Third-party punishment (TPP) serves as a fundamental prosocial behavior essential for upholding societal fairness norms. This study recruited 104 participants, systematically divided into early (11–13 years), middle (15–17 years), and late (18–21 years) adolescent cohorts, to investigate the developmental characteristics of TPP. Furthermore, it explored the divergent associations of perceived unfairness and anger with TPP across these distinct adolescent subgroups. The results demonstrated that TPP intensity was significantly influenced solely by the level of unfairness, with no significant differences observed across the various adolescent developmental stages. Unfairness ratings were positively correlated with age and escalated alongside the unfairness level.
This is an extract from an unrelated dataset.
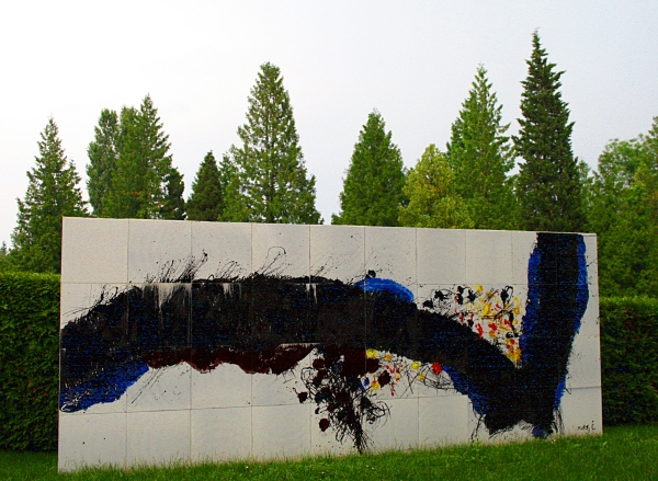 Spomenik Ede Murtića uz njegov grob na Mirogoju u Zagrebu

Similarly, anger ratings were positively correlated with age, increased with the severity of unfairness, and exhibited significant developmental variations: early adolescents reported substantially lower anger ratings than their middle and late counterparts under unfair scenarios, whereas no significant difference emerged between middle and late adolescents. Correlation analyses revealed distinct subgroup patterns: the TPP of early adolescents was exclusively positively correlated with anger; late adolescents' TPP demonstrated a strong positive correlation with both perceived unfairness and anger; conversely, middle adolescents exhibited no significant correlations between TPP and either factor. Ultimately, this study indicates that TPP for unfairness remains developmentally stable throughout adolescence, and this consistent external punitive behavior is fundamentally underpinned by maturing internal cognitive-emotional mechanisms. These findings significantly deepen our understanding of adolescent TPP developmental mechanisms and provide robust empirical evidence for cultivating prosocial, norm-based behaviors.

References

E. Fehr and U. Fischbacher, "Third-party punishment and social norms," Evolution and Human Behavior, vol. 25, no. 2, pp. 63–87, 2004.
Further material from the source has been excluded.